Being Human as the Greatest Luxury of All
Tim was interviewed for the magazine Kairos during an annual luxury watchmaker congress in Lausanne and mused about the endearing imperfection of human work and why true craft cannot be automated.
The trade magazine Kairos interviewed Tim after his talk at the Forum de la Haute Horlogerie, the annual gathering of luxury watchmakers in Lausanne, about beauty and romance in an age of algorithms and AI.
Kairos: You talked about beauty and emotions: two nouns strictly linked to human. How can machines ensure the same features for example in a product? In the future will we have to give up beauty and emotions? Or is the solution the human company?
TL: It’s a really blurry line already. Artificial Intelligence (AI) can already create beautiful things. For example, it can write and record songs that eerily sound like The Beatles or compose and perform entire symphonies based on musical patterns it has studied. Moreover, AI can paint in the style of the great masters. Take, for example, the “Next Rembrandt” campaign conducted by the ad agency JWT last year that featured an AI creating a painting as if Rembrandt himself had stroked the brush.
In architecture and design, too, it is becoming harder, if not impossible, to distinguish man-made from machine-made creations, whether it is the kind of computational design used for buildings like Amazon’s new HQ or the Shanghai Tower, or Airbnb developing an AI-based product design service that converts design sketches into prototypes without any human oversight. Amazon has even developed an AI-based fashion designer. Plus, AI can write stories (there is even an app called “Ghostwriter” that writes the story of your life based on the data you produce).

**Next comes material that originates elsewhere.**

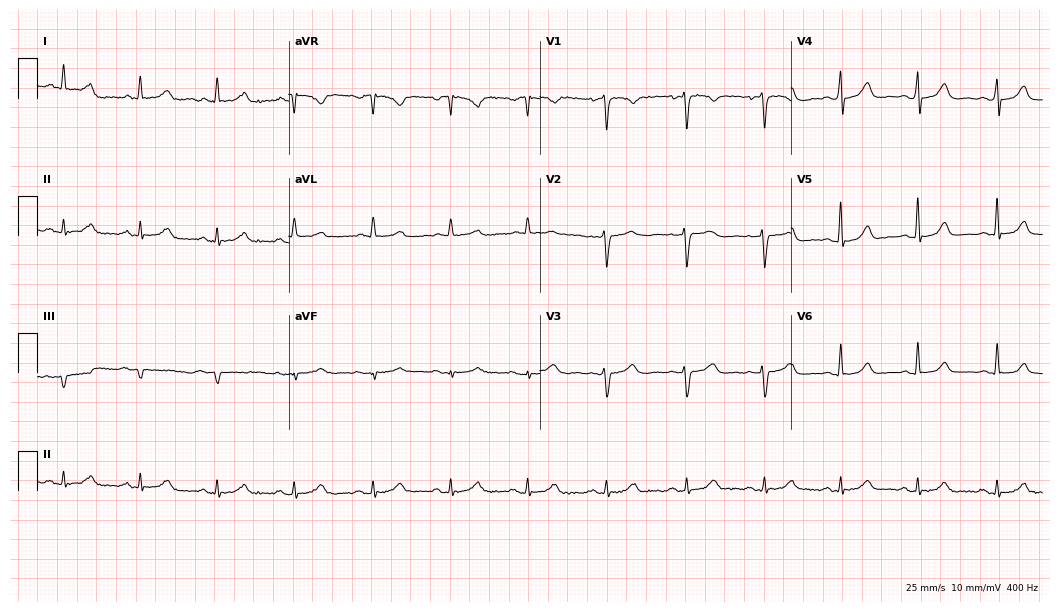
Resting 12-lead electrocardiogram. Patient: a 61-year-old female. Read as a normal ECG.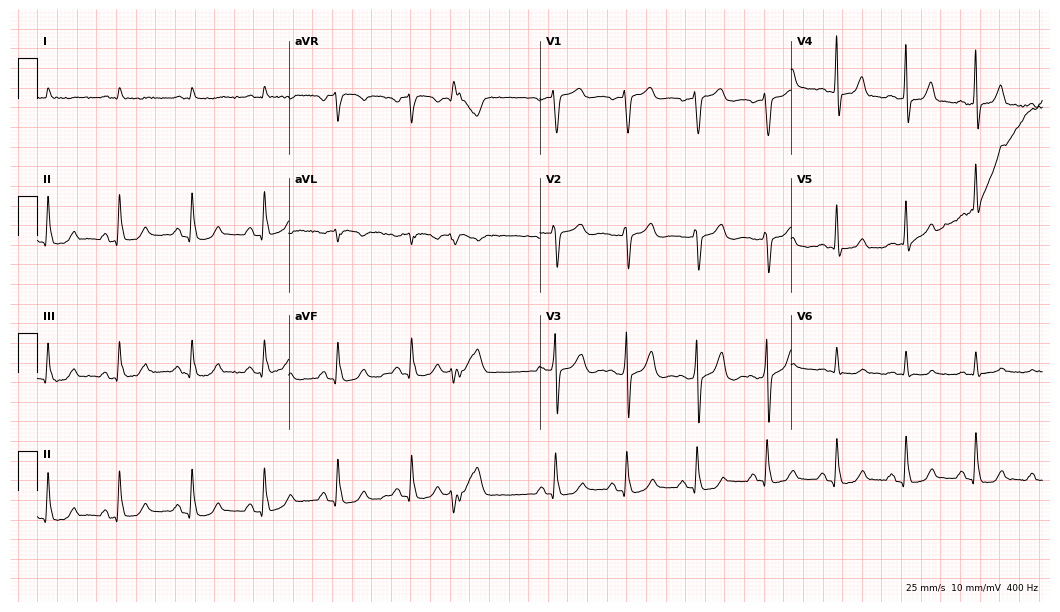
ECG (10.2-second recording at 400 Hz) — a 75-year-old man. Labelled as a normal ECG.

So, without doubt, AI can create things that we perceive as beautiful. What it cannot do, however – and this is an important distinction – is to do things beautifully: with imagination, devotion, care, passion, and love. Doing our work beautifully will remain a human privilege. A human company is thus a beautiful company, which means, it has the vision, leadership, and culture to encourage and reward the kind of work that must be done beautifully rather than just efficiently.
K: Particularly in the luxury market, where we can find crafts with high human content, from leather goods to haut horlogerie, and where the hand of man is very important and can do the difference, how can robots replace men? How can robots create the same emotions? How can machines have the same sensibility on raw material? And then creativity: this is the most human element that we can find in an artefact, do you think that machines can replace it? How?

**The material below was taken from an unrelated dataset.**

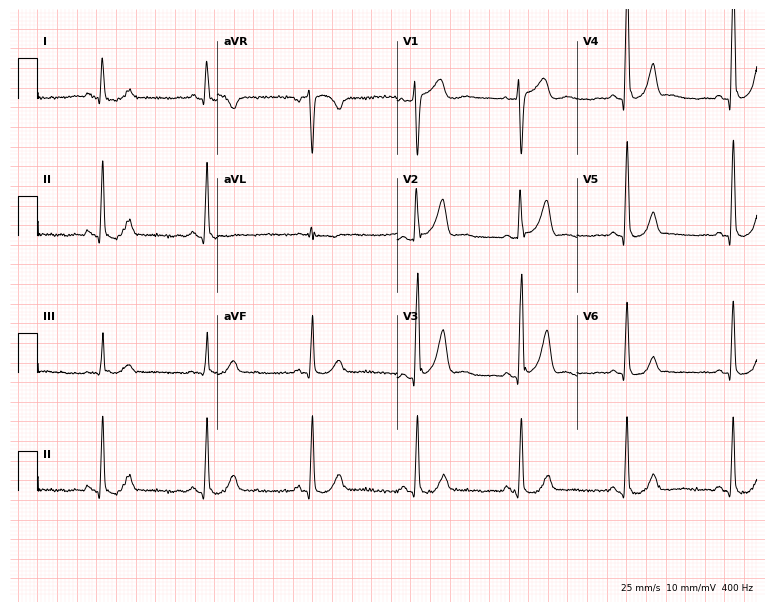
ECG (7.3-second recording at 400 Hz) — a male patient, 64 years old. Screened for six findings — first-degree AV block, right bundle branch block (RBBB), left bundle branch block (LBBB), sinus bradycardia, atrial fibrillation (AF), sinus tachycardia — none is recorded. Only these six findings were labelled.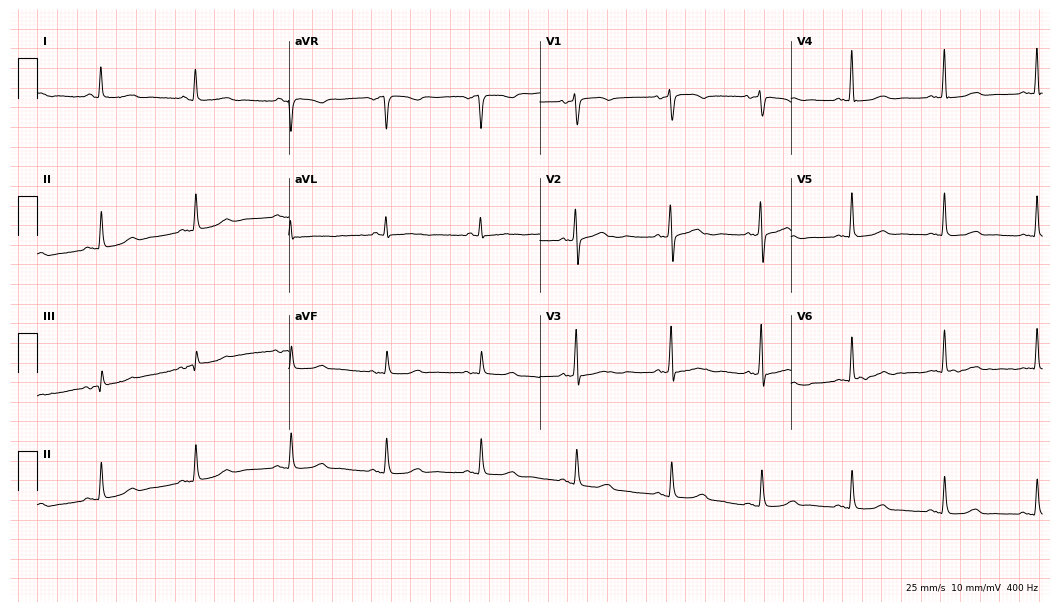
12-lead ECG (10.2-second recording at 400 Hz) from a female, 57 years old. Screened for six findings — first-degree AV block, right bundle branch block, left bundle branch block, sinus bradycardia, atrial fibrillation, sinus tachycardia — none is recorded. Other findings, if any, are not listed.

TL: A machine will never have the same sensibility with raw material. It may be programmed to learn emulating those feelings, but they will never be as complex and ambiguous as human ones. A former colleague of mine – a technologist – recently built a Zen-gardening robot. It perfectly mimicked the human gardener and did its work as stoically as effectively. But something was missing: the interior life, the spirit, the WHY and the HOW. Machines may be able to replicate the WHAT, but art and craftsmanship is all about the WHY and HOW.
Human work is always imperfect work, which makes it so endearing and unique. It leaves space for our imagination, the “cracks through which the light gets in,” as Leonard Cohen put it. Fado, the Portuguese song good, for example, cannot be automated by machines because it is full of little mistakes, small vulnerabilities. The beat is unsteady, and the musicians remain unpredictable in their contributions. The same applies to jazz and any other collective art form that celebrates human ingenuity. No one will ever sound like Miles Davis. No one will play football like Lionel Messi. Human error and inefficiency are inherently human qualities and the very source of our creativity. The value of a piece of art and any luxury item derives from the way it was produced, from the time frozen into the final artifact, the story of its creation, and the values and aspirations it represents. Machines may be able to replicate the functional value but never the symbolic one. And luxury is all about symbolic value.
This is why the luxury market will remain future-proof in my opinion. If anything, it will expand, and we might see a growing bifurcation of our economies into routine-based, automated commodities on the one hand and the very whimsical and aura-based luxury items on the other. Being a human brand or company, in fact, being a human, might become the greatest luxury of all.
K: By all these elements, do you think that the hand craft market will be the last to be invaded by robot? Or it will remain a human market?
It’s conceivable that robots will augment or automate parts of the production process (as it already the case, I understand, for example, at Rolex), but based on current human sentiments, values, and aspirations it will certainly devalue the product unless the overall story of the product is still so strong to trump it.
Those perceptions, however, can of course change. Robots may soon produce and trade products for robots, and who knows, at some point, we’ll see various classes of robots, and those on the higher end may create items that are incredibly desirable. It all depends on how we define scarcity in the future. But I don’t foresee our desire for deep human connection, as well as transcendent stories of hope and meaning – I would call all these desires ‘romantic’ – disappear any time soon, and the products and services representing and enabling them will be evermore invaluable.